If a model can miss answers it was literally handed, your RAG pipeline doesn't stand a chance.
Four findings worth your time
- FINDING 01
Confidence is not correlated with correctness.
The highest-confidence answers were wrong more often than the middle-of-the-pack. Models that hedged ("I'm not certain, but…") were right more often than the ones that didn't.
- FINDING 02
The same model gives different answers on consecutive runs.
Even at temperature 0, two of the three backends produced different outputs across reruns of the identical prompt. Self-consistency sampling caught roughly 60% of those drifts before they reached the user.
- FINDING 03
Inference backend matters more than model choice.
A mid-tier model on a well-tuned backend beat a top-tier model on a sloppy one.
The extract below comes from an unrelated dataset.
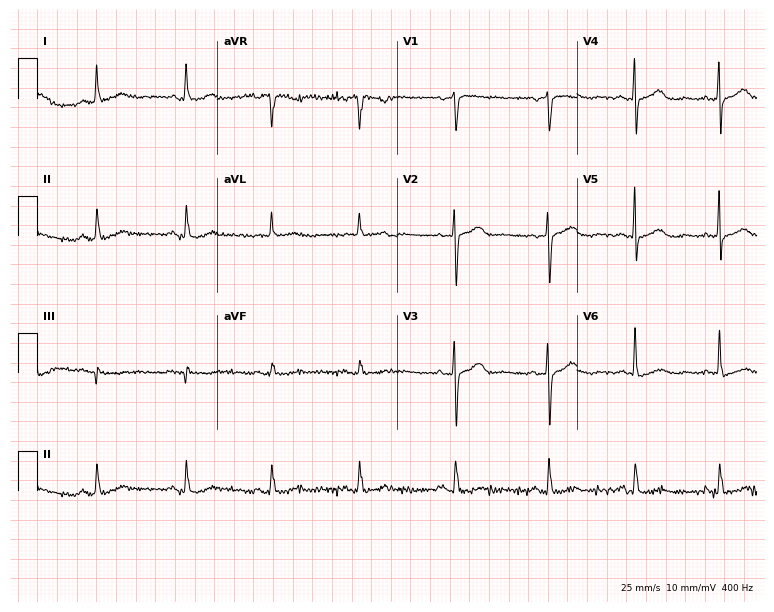
Electrocardiogram, a female, 79 years old. Of the six screened findings (first-degree AV block, right bundle branch block, left bundle branch block, sinus bradycardia, atrial fibrillation, sinus tachycardia), none is recorded.
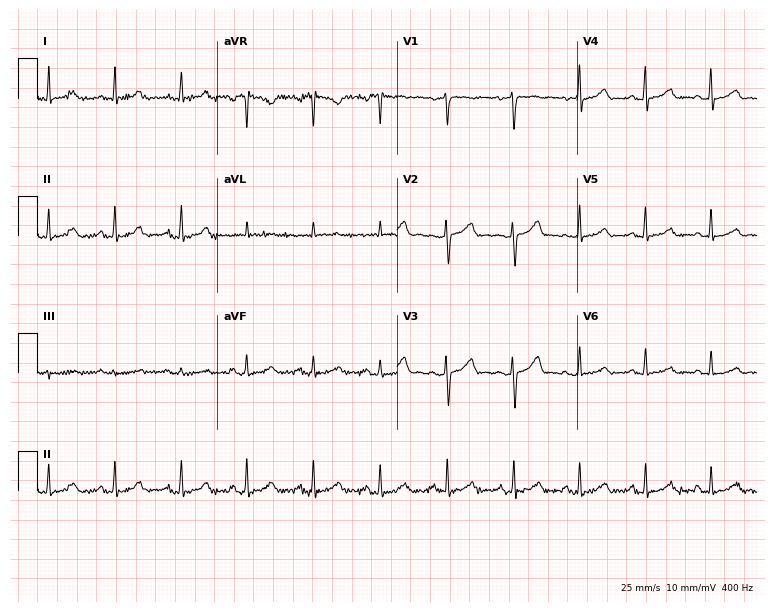
Resting 12-lead electrocardiogram. Patient: a woman, 54 years old. Read as a normal ECG.
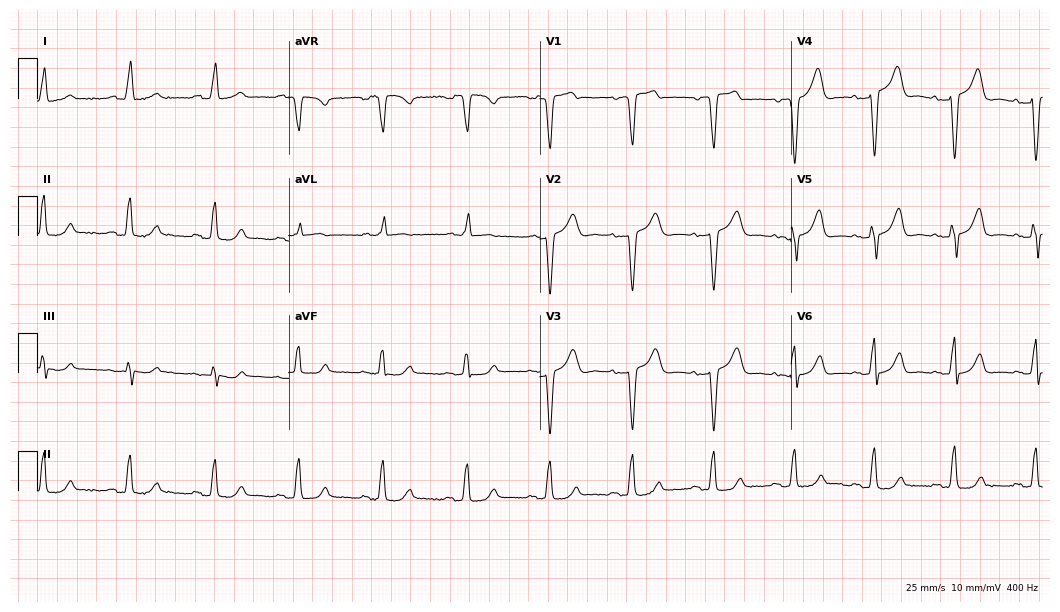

If you're evaluating models without locking the inference stack, you're measuring noise.
- FINDING 04
Verifier models close the gap fast.
A small verifier model checking the larger model's output cut hallucinations by ~40% at a fraction of the cost. It's the cheapest production win in the whole study.
What to do about it
- Self-consistency sampling — same prompt, five runs, vote on the answer. Cheap, brutal, effective.
- Verifier models — a small model double-checking the big one.
- Lock your stack — measure model + backend together, not the model in isolation.